Hi, I’m George Gerbo and welcome to 100 Days of Trump, where we take a look back at the first 100 days of Donald Trump’s second term in the White House and what to expect moving forward.
To do that, I have two of our excellent White House reporters, White House correspondent Jeff Mordock and White House reporter Mallory Wilson.
[GERBO] There’s two dominant themes that emerge when we talk about what’s happened here in the first three months of the Trump administration, the second Trump administration, and it really boils down to immigration and the economy. I’ll start with immigration because that’s been maybe the most newsworthy topic and the one that’s gotten the most back and forth, whether it’s from the courts, the American people, Democrats, all have a position here. The president and the White House, I think Jeff, believe that they’ve got the winning message here, and polling would indicate that most Americans generally support the efforts to close the southern U.S. border. We’ve seen border crossings and arrests at the border drop dramatically since the final months and days of the Biden administration, where that kind of comes to a head is how Americans and the public at large feel about deportations and mass flights to Venezuela, El Salvador, and other efforts that have gone on the deportation side. But immigration, the White House believes is a winning issue for them, correct?
[MORDOCK] Oh, that’s correct, and that they argued that that’s the mandate that sent them to the White House in the first place. It’s really interesting to compare the numbers that are out there under this administration compared to the first couple months of the Biden administration, when the border crossings increased dramatically. And I think also the fact that we said that the polling is coming back with the numbers that they’re seeing, it’s emboldening them to not follow some of the court directives that have come out. The man from Maryland, for example, they’ve been defying the court order. Trump said last night, he could bring them back, but it doesn’t seem like he’s planning to. And I think that’s what they’re hanging their hat on when it comes to not following some of these rulings that are coming out of these judges that we have the American people on our side.
[GERBO] Kilmar Abrego-Garcia, Maryland man, his attorneys believe he’s been wrongly deported. The government believes he is a gang member, and so that’s kind of been the main flash point of, yes, Americans are supportive of immigration efforts, but in terms of you getting to questions of due process, and there’s still a lot of stuff to be shaken out there.

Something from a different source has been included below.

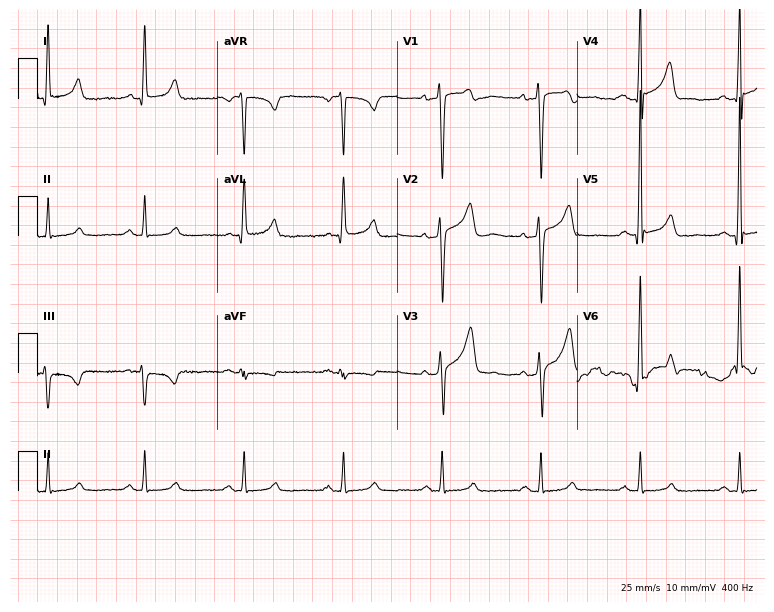
12-lead ECG from a 53-year-old man (7.3-second recording at 400 Hz). No first-degree AV block, right bundle branch block (RBBB), left bundle branch block (LBBB), sinus bradycardia, atrial fibrillation (AF) or sinus tachycardia recorded for this tracing.

[WILSON] Yeah, they’re really harping on the fact that the ones that they have deported are illegal immigrants and the fact that they’ve committed crimes, whether it’s proven or not. People have questioned, well, where are the women and children that you’re deporting? Where’s the due process for any of these people, whether they’re illegal or not? For Kilmar Abrego-Garcia, they did admit that it was an administrative error that he was sent there, whether he’s actually an El Salvadoran citizen or not. He is, but at the same time, he was just taken and they admit it’s an error. Last night, Trump said he could bring him back. You know, one phone call to the El Salvador president, because he’s Trump, could get him back, but he said that Abrego-Garcia wasn’t this upstanding citizen that everyone seems to — or he says the left — thinks that this man was.
Democrat lawmakers have really been pushing to get him back, and it was Maryland Senator Chris Van Hollen, who actually went there and saw him, suppose holding with the X posts about him meeting with him and them having margaritas, which, you know, turned out not to be true. But it’s been this going back and forth between Democrats and Republicans over whether these people do deserve their due process. Or whether, because they’re illegal, they don’t deserve anything.
[GERBO] And there’s still a lot to be determined in terms of court actions, and we’ll see how that shakes out.